The team’s convention, annotate everything, turned the language into something else. Inference still happened inside function bodies, where the value you’re inferring about is sitting right there. Inference stopped at the function boundary. Sylvan Clebsch, who designed Pony, calls this type implication. The compiler can figure out what’s going on locally. It doesn’t get to propagate decisions across boundaries you’d want stable. F# with that convention applied is, in effect, a language with local type inference. Pony has always been that language. Same idea. Different starting point.

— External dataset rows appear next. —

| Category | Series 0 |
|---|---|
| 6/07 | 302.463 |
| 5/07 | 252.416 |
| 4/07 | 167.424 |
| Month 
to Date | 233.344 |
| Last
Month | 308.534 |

Spooky action doesn’t stop at the edge of a program. Let’s talk about message queues. Everyone loves message queues. Almost every leet architecture design now is a series of queues. We do this on purpose, and often for excellent reasons. Two services that used to talk to each other directly, now they talk through a queue. The producer doesn’t know who’s reading. The consumers don’t know who’s writing. We get decoupling. We get back-pressure smoothing. We get a buffer when one side is slow. We get a lot of nice things. We also get this. When somebody changes how the producer writes its messages, you can no longer easily know what’s downstream. You don’t know who’s reading. You don’t know what they’re doing with what you send. The shape of your message is part of an API contract with parties you can’t enumerate.

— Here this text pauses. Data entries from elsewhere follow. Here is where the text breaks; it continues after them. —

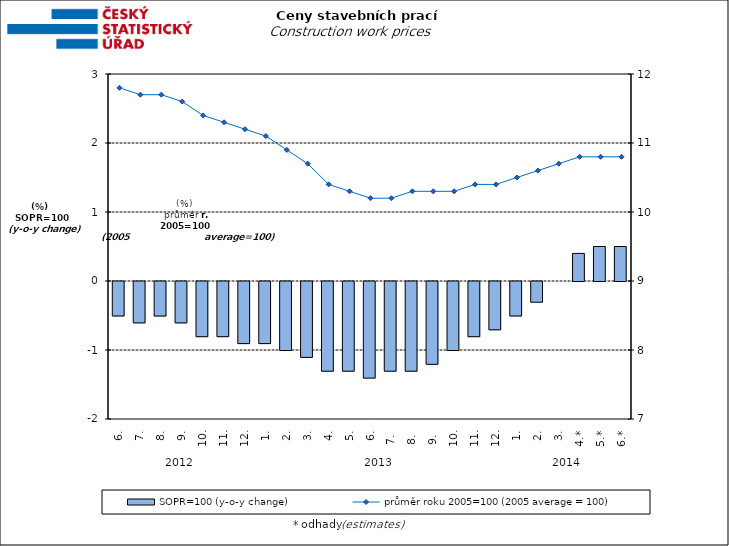
| Category | SOPR=100 (y-o-y change)   |
|---|---|
| 0 | -0.5 |
| 1 | -0.6 |
| 2 | -0.5 |
| 3 | -0.6 |
| 4 | -0.8 |
| 5 | -0.8 |
| 6 | -0.9 |
| 7 | -0.9 |
| 8 | -1 |
| 9 | -1.1 |
| 10 | -1.3 |
| 11 | -1.3 |
| 12 | -1.4 |
| 13 | -1.3 |
| 14 | -1.3 |
| 15 | -1.2 |
| 16 | -1 |
| 17 | -0.8 |
| 18 | -0.7 |
| 19 | -0.5 |
| 20 | -0.3 |
| 21 | 0 |
| 22 | 0.4 |
| 23 | 0.5 |
| 24 | 0.5 |

Pull on this thread far enough and you find that “I changed our payload format” and “I broke five things” aren’t the same sentence in the same project anymore. The five things are over there. You don’t even know where “there” is yet. You’ll find out.

All of that probably sounds like I’m anti-non-locality. I’m not. Sit right down and let me tell you a story about what I’m actually against.

A while back I was building a system at a company. I was new there. The core idea of the system was that customers needed to give us data in their own shape, and we needed to understand it and work with it. So we were building, in effect, a type system for arbitrary customer data. The shapes were customer-defined. The storage was dynamically generated to match each shape. Data coming in got validated against the shape so the rest of the system could trust it.

I started in Go. I had the political capital of a newcomer with a good reputation, aka a bit, but not a whole lot. There was already a lot of Go in production. It was a safe choice. A choice that preserved my limited political capital.

I reached for the visitor pattern. I’m not a huge fan but sometimes it is the right choice. There and then, in Go, it was the right choice. It took me less than a week before I realized I didn’t want to be on call for this thing. And I definitely didn’t want to make someone else debug a codebase where everything happened “over there” at 3 am. The visitor pattern is great if you know how everything is put together. If you don’t, you’ll spend hours chasing visitors at 3 in the morning when you’re tired and you didn’t write the code.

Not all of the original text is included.